* Exercise aim *
Without the pictures, repeat the listing character for character.

* Supplied material *

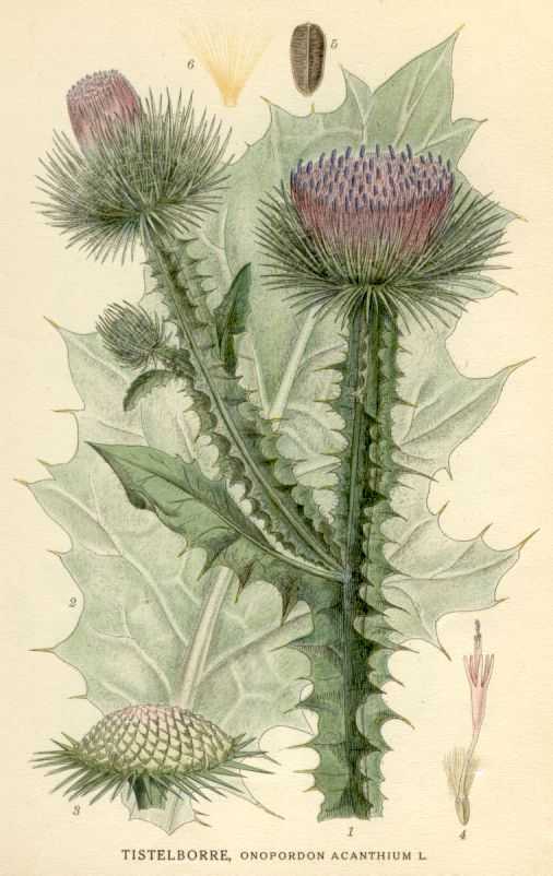 Tistelborre (Onopordon acanthium) 1 flowering branch 2 rosettblad sett från undersidan. 3 blomfästet efter frukternas avfallande 4 flower (1 1/2) 5 fruit (3/1) 6 hårpensel (3/1)
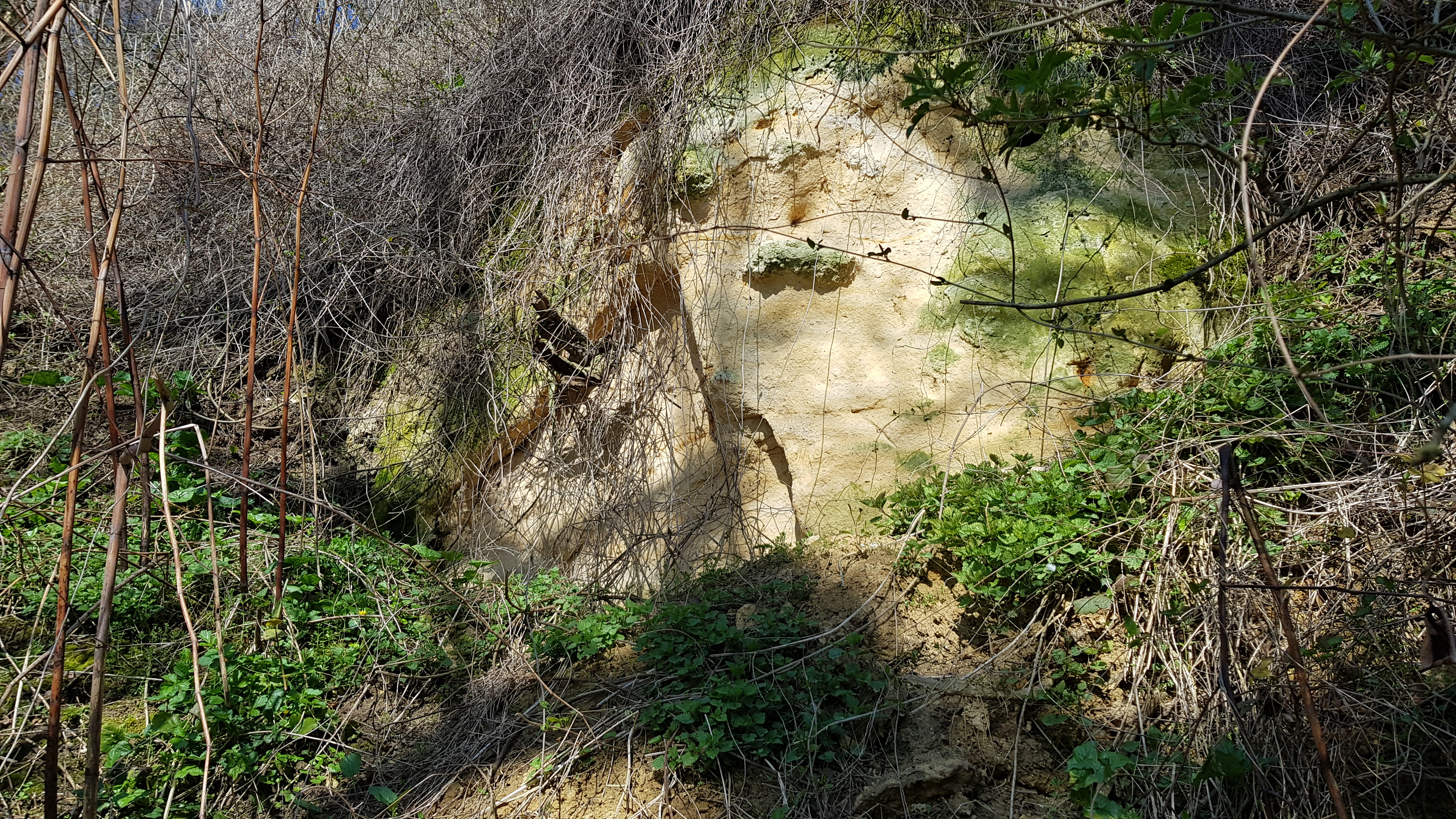 Groothofgroeve, Valkenburg aan de Geul, Nederland
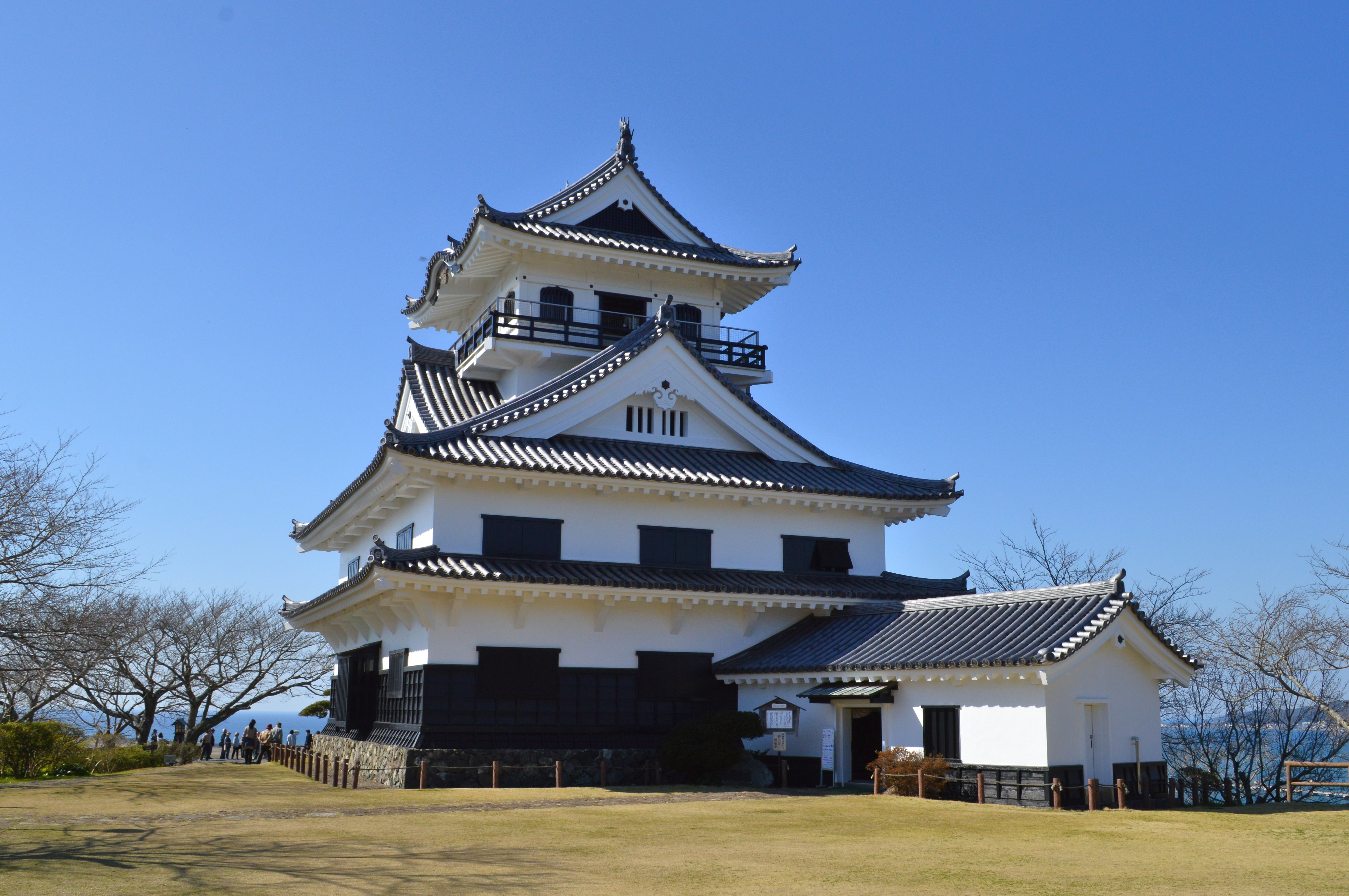 館山城 模擬天守
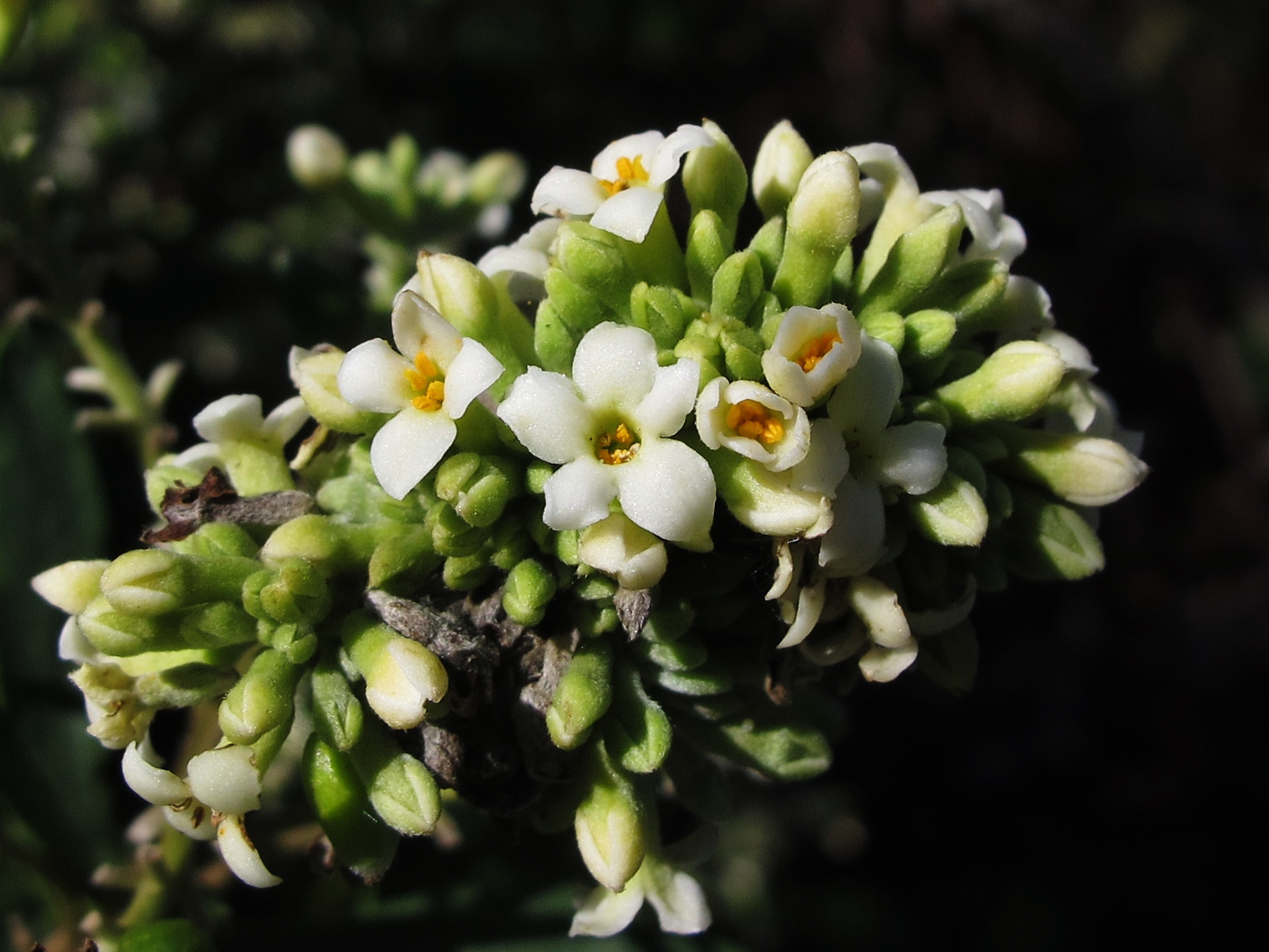 El torvisco es una especie del grupo de plantas ictiotóxicas, es decir, las que al contener sustancias que envenenan a los peces facilitan su captura, ya sea a mano o con redes. Hay constancia de su uso desde el siglo XIII. Por ejemplo en las ordenanzas municipales de Ulldemolins en Cataluña, del siglo XV, existe prohibición de echar al río torvisco, bajo pena de severas y costosas multas

* Result *
 Tistelborre (Onopordon acanthium) 1 flowering branch 2 rosettblad sett från undersidan. 3 blomfästet efter frukternas avfallande 4 flower (1 1/2) 5 fruit (3/1) 6 hårpensel (3/1)
 Groothofgroeve, Valkenburg aan de Geul, Nederland
 館山城 模擬天守
 El torvisco es una especie del grupo de plantas ictiotóxicas, es decir, las que al contener sustancias que envenenan a los peces facilitan su captura, ya sea a mano o con redes. Hay constancia de su uso desde el siglo XIII. Por ejemplo en las ordenanzas municipales de Ulldemolins en Cataluña, del siglo XV, existe prohibición de echar al río torvisco, bajo pena de severas y costosas multas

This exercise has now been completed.